- ரீ
- Directed by: Sundharavadivel
- Written by: Sundharavadivel
- Starring: Prasanth Srinivasan; Gayatri Rema; Prasath;
- Cinematography: DhineshSrinivaas
- Edited by: K. Srinivas
- Music by: Score: Spurgen Paul Songs: Hariji
- Production company: Srianga Productions
- Release date: 7 October 2022;
- Running time: 1 hour 49 minutes
- Country: India
- Language: Tamil

= Ree (film) =

2022 Tamil language feature film

Ree is a 2022 Indian Tamil-language feature film directed by Sundharavadivel and starring Prasanth Srinivasan, Gayatri Rema and Prasath. It was released on October 7, 2022.

== Plot ==
Reema is a girl who longs to help others, and who is very keen helping neighbours in their homes. As a result she is seen as meddling. Due to this, Reema happens to be a murder suspect for acquaintance to a husband and wife, who quarrel next door, resulting in the wife’s murder at the hands of her husband. Reema's attitude towards her neighbours is not changed even after this tedious incident.

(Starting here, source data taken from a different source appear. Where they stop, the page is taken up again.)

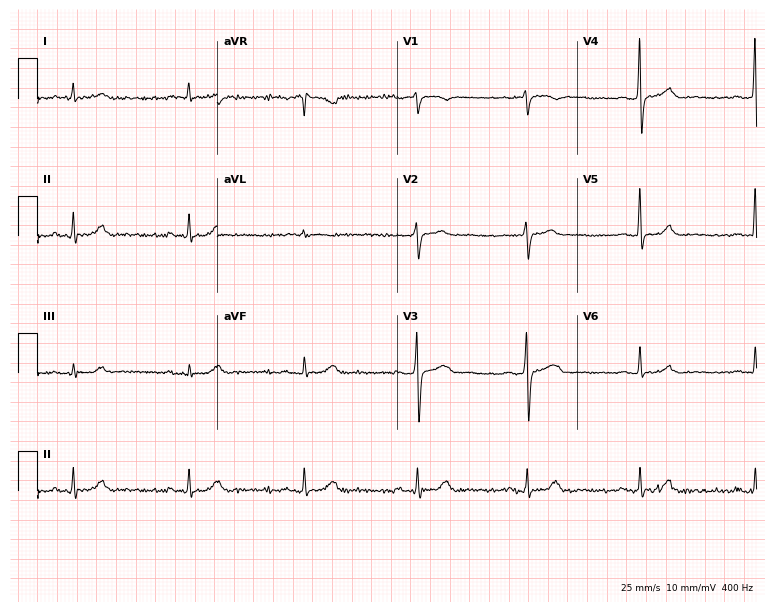
Resting 12-lead electrocardiogram. Patient: a 47-year-old man. None of these six findings is recorded: first-degree AV block, right bundle branch block (RBBB), left bundle branch block (LBBB), sinus bradycardia, atrial fibrillation (AF), sinus tachycardia. Only these six findings were labelled.
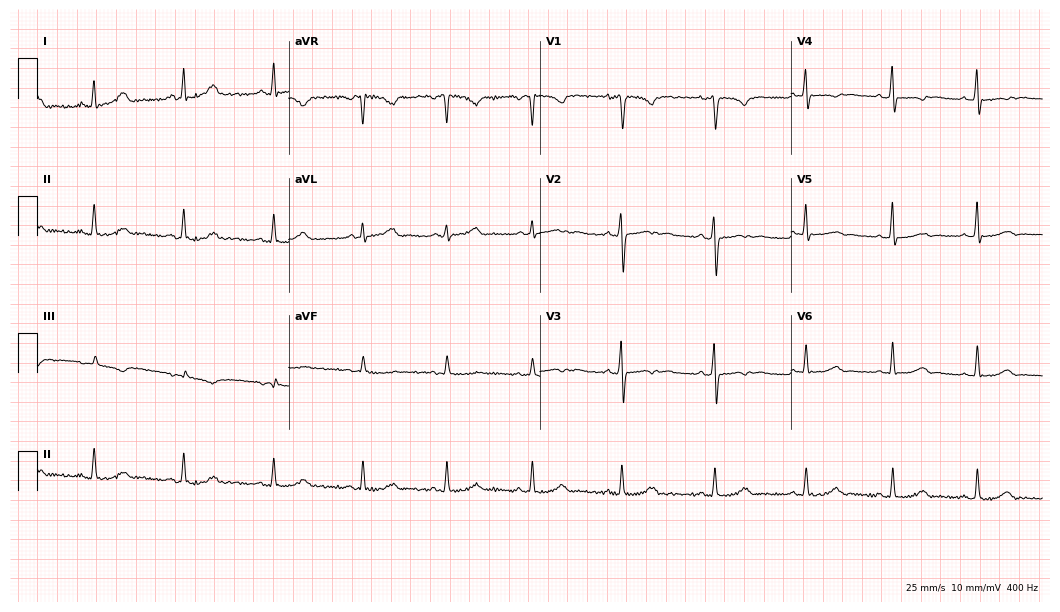
12-lead ECG (10.2-second recording at 400 Hz) from a woman, 36 years old. Screened for six findings — first-degree AV block, right bundle branch block, left bundle branch block, sinus bradycardia, atrial fibrillation, sinus tachycardia — none is recorded.
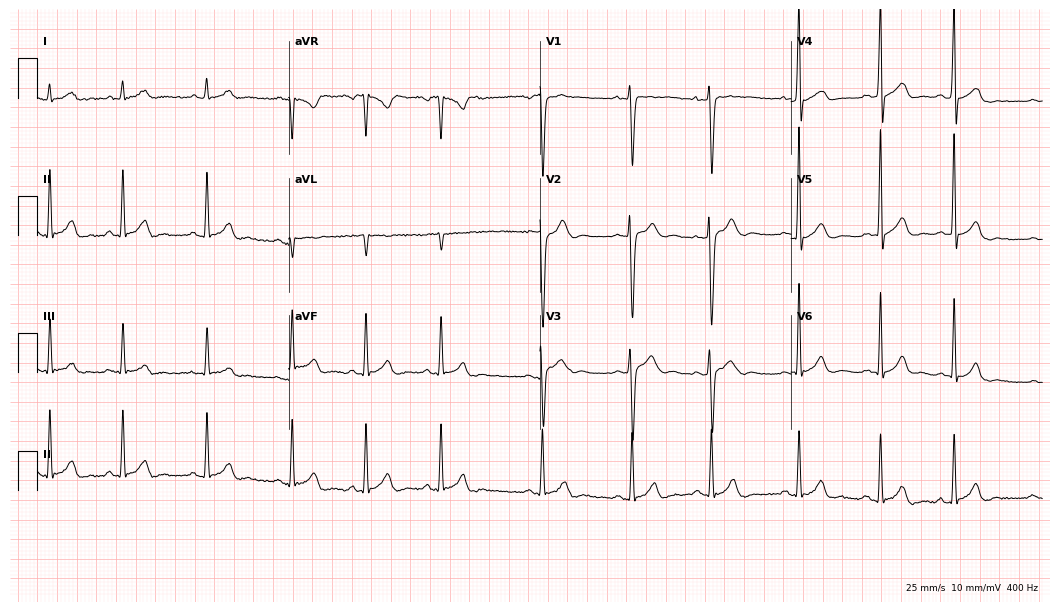
Standard 12-lead ECG recorded from a male, 18 years old (10.2-second recording at 400 Hz). Read as a normal ECG.
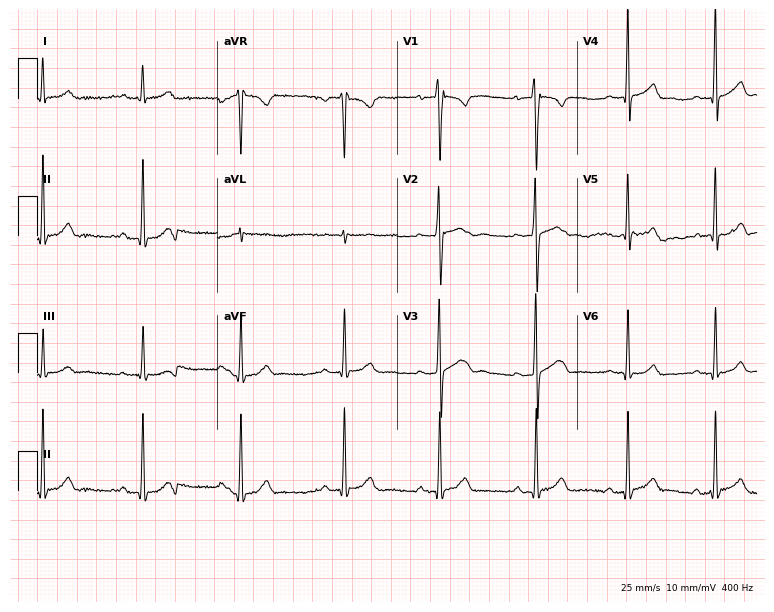
ECG (7.3-second recording at 400 Hz) — a male, 18 years old. Screened for six findings — first-degree AV block, right bundle branch block, left bundle branch block, sinus bradycardia, atrial fibrillation, sinus tachycardia — none is recorded.
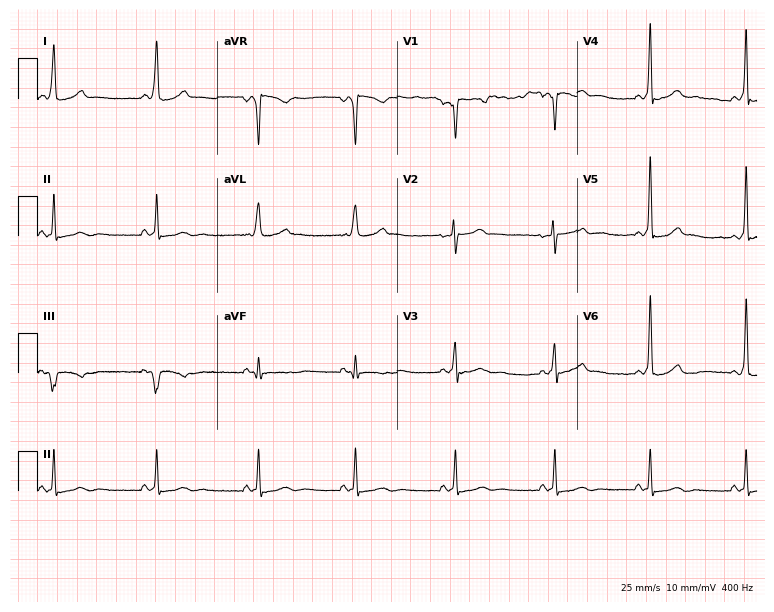
Electrocardiogram (7.3-second recording at 400 Hz), a 39-year-old female. Of the six screened findings (first-degree AV block, right bundle branch block (RBBB), left bundle branch block (LBBB), sinus bradycardia, atrial fibrillation (AF), sinus tachycardia), none is recorded. Findings outside these six are not listed.

Because of the situation, Reema with her psychiatrist husband Mugil relocate to a new house on the outskirts of the city. To her surprise, a strange noise emanates from next door neighbours of this new house too. At first Reema thinks the house is a haunted, and she asks Mugil if they can sell their new house and to move elsewhere. Later she finds out that next door is not a haunted house, but a heart surgeon Sagul, resides there with his wife Mumtaj and daughter Fatima.

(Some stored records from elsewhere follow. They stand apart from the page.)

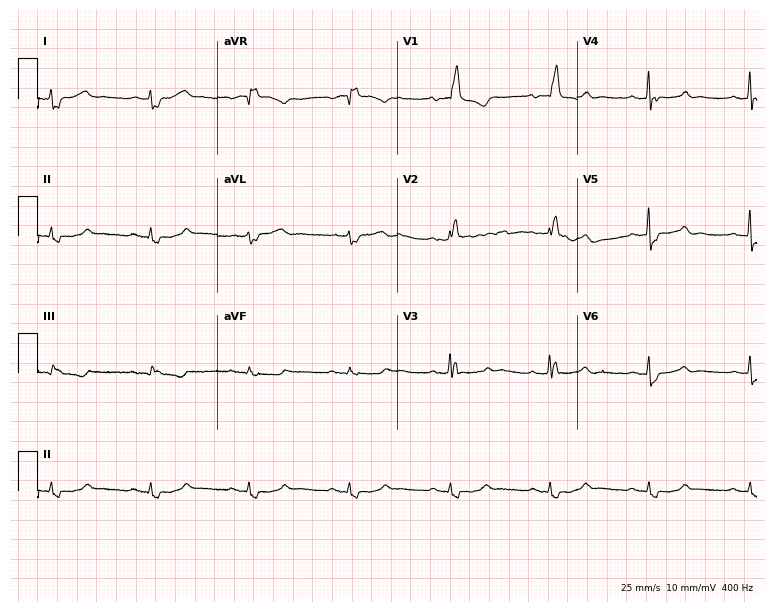
Standard 12-lead ECG recorded from a woman, 78 years old (7.3-second recording at 400 Hz). The tracing shows right bundle branch block (RBBB).
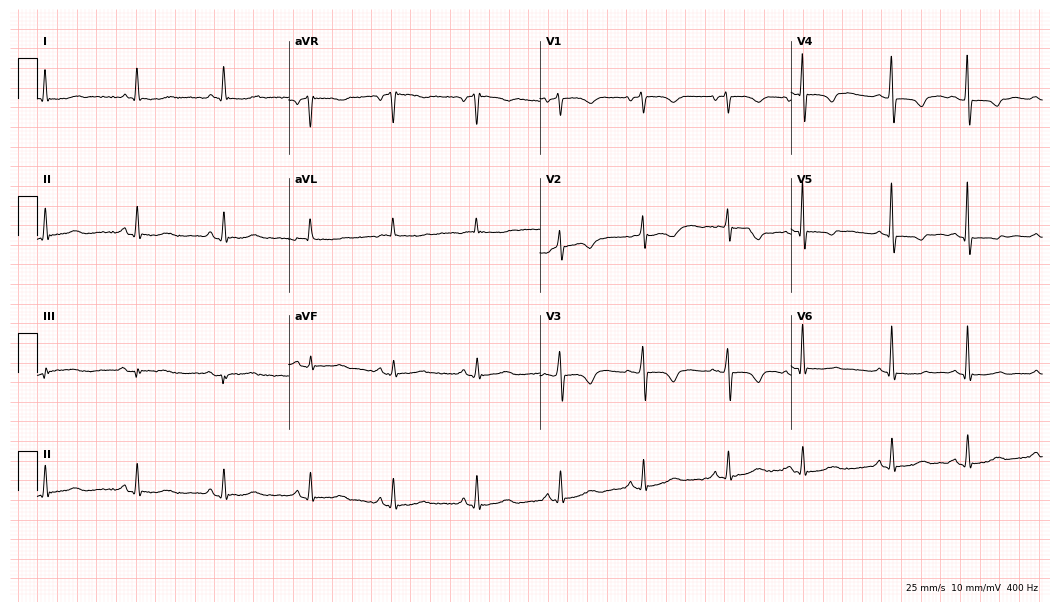
Standard 12-lead ECG recorded from a woman, 80 years old (10.2-second recording at 400 Hz). None of these six findings is recorded: first-degree AV block, right bundle branch block, left bundle branch block, sinus bradycardia, atrial fibrillation, sinus tachycardia.
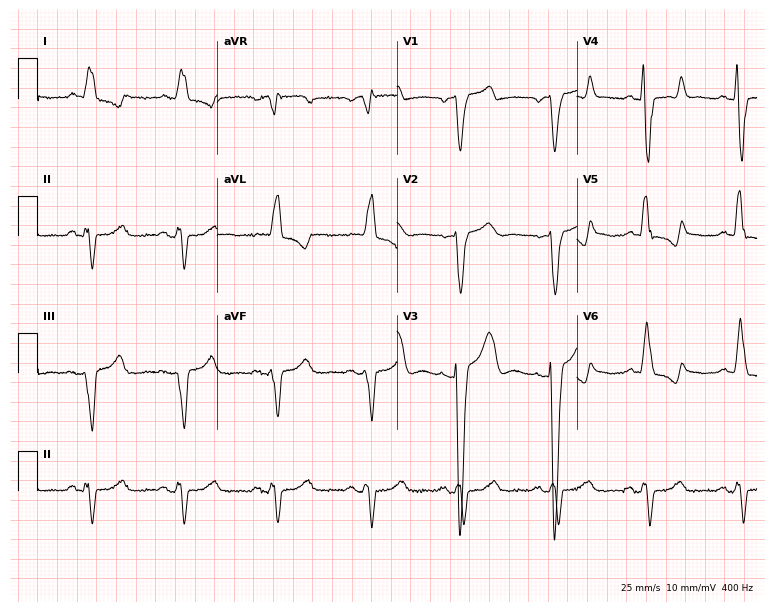
Resting 12-lead electrocardiogram. Patient: a 76-year-old female. The tracing shows left bundle branch block.

Nevertheless, the strange sound continues to emanate from next door, so that Reema believes someone other than Sagul's family reside in their house. The more she digs, the more trouble she brings upon herself, including a murderous attack from the mysterious man next door. Reema with her police brother go to fight with Sagul's family. They argue as there is no one else in their home but themselves, which creates suspicion of Reema's mental stability. Mugil also admits to Sagul that Reema is not mentally stable enough, and Sagul agrees to help Mugil to cure Reema.

==Cast==
- Prasanth Srinivasan as Mugil
- Gayatri Rema as Reema
- Prasath as Sagul
- Sangeetha Paul as Mumtaj
- Baby Oviya as Fatima
- Sundharavadivel as Johnson

==Production==
Gayatri Rema and Prashanth Srinivasan were cast in the lead roles.

== Soundtrack ==
Ree has two songs composed by music director Hariji, who composed for TV serials like 'Vamsam', 'Selvi', 'Vani Rani' and 'Solla Marantha Kathai'

| No. | Title | Singers | Lyricists |
|---|---|---|---|
| 1. | Nenjin Oramai | Sarath Santosh Hemambiga | Thozhan |
| 2. | Unna Vida Enaku | Selvanambi Sanmitha Palani Hemambiga | Selvanambi |

==Reception==
The film was released in theatres on 7 October 2022 across Tamil Nadu and gained a mediocre review. The Deccan Chronicle daily gave 2.75 out of 5 with a comment "had there been a bigger star cast, the potential script like Ree, may have had a greater impact".